* [Exercise brief]: The lines wanted are those from the one containing "organism: Human" to the last line of the entries below; output them exactly, leaving out pictures.
··· Material provided
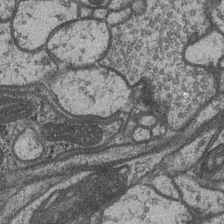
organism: Drosophila
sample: Optic medulla
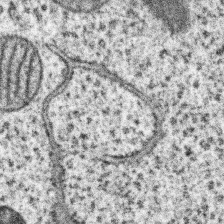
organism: Human
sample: HeLa cells
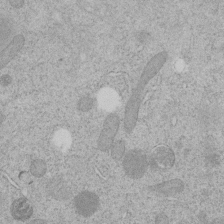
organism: C. elegans
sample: C. elegans embryo early stage
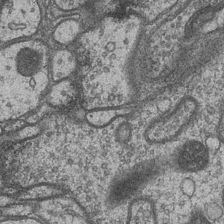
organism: Drosophila
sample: Optic medulla
······
* [Result below]:
organism: Human
sample: HeLa cells
organism: C. elegans
sample: C. elegans embryo early stage
organism: Drosophila
sample: Optic medulla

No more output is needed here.